In order to watch for chronic rejection, you will have a regular cardiac catheterization or other stress cardiac testing. If CAV is found, you may need other medicines and treatments.

Most often CAV affects the entire length of the vessel, not just one spot. This makes the use of stents or bypass surgery is very difficult and often not helpful. Generally, collateral or smaller natural bypass vessels do not form, and for this reason, frequent tests and preventive care is best.

Who is at risk for CAV?

All heart transplant patients are at risk for CAV. CAV affects men and women, adults and children of all races who have had heart transplants. CAV can occur early after transplant, but the risk increases over time after transplant.

What can you do to prevent CAV?

Manage your risk factors that you can change.

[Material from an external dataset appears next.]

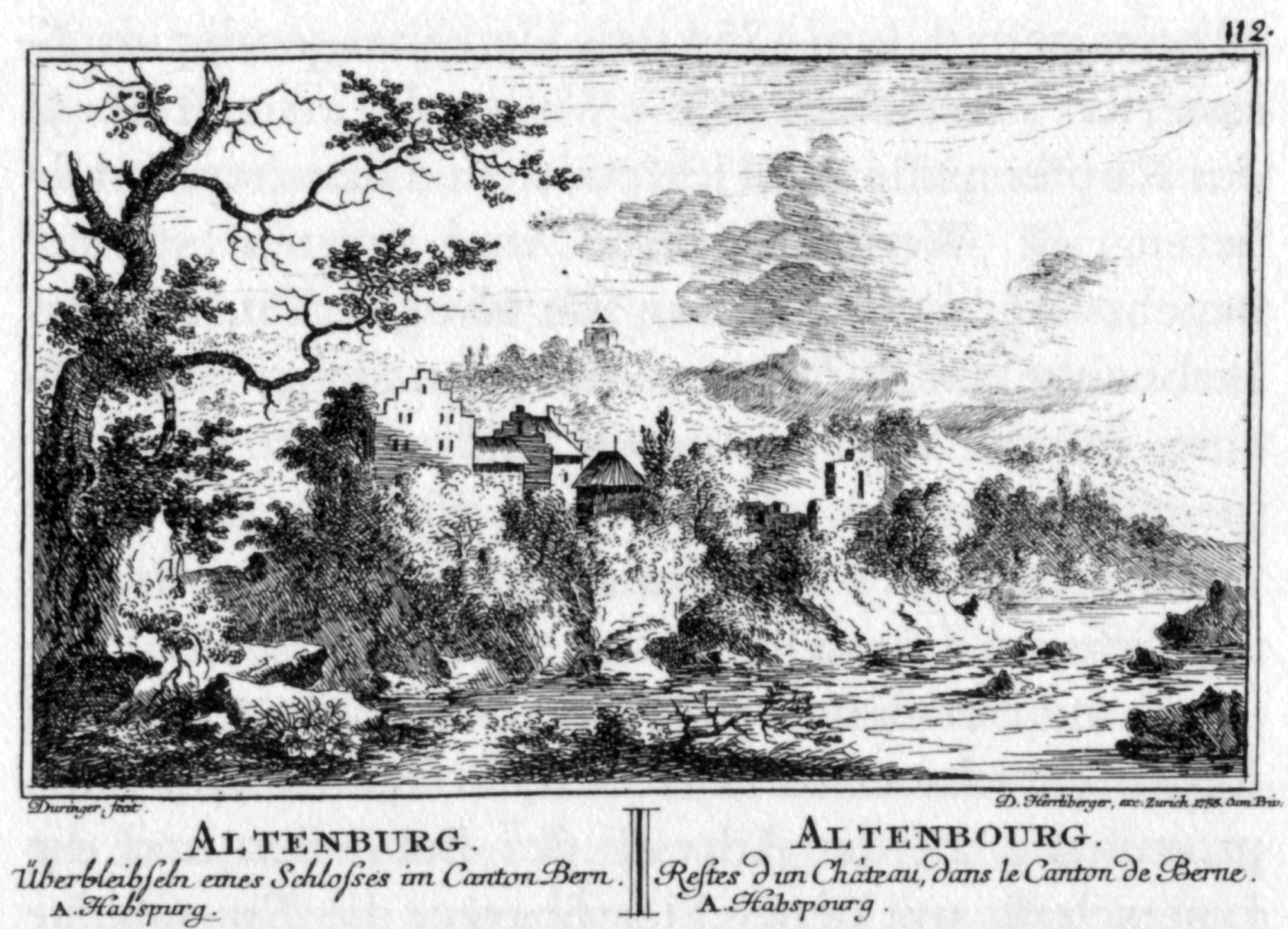 Schloss Altenburg 1758. Blatt 112 der Topographie der Eidgenossenschaft. Kupferstich von David Herrliberger nach einer Zeichnung von Daniel Düringer

  • Lower your cholesterol through diet, exercise and medicines.

  • Manage your diabetes.

  • Maintain a healthy blood pressure.

  • Maintain a healthy weight.

  • Do not smoke and avoid exposure to secondhand smoke.

Take your immunosuppressant medicines as prescribed.

  • Sirolimus, a drug that prevents rejection, also works to prevent CAV. It may be added to your treatment if you develop CAV. It has been shown to decrease the worsening of CAV.

Take “statin” drugs even if you do not have high cholesterol. They may decrease the risk of CAV.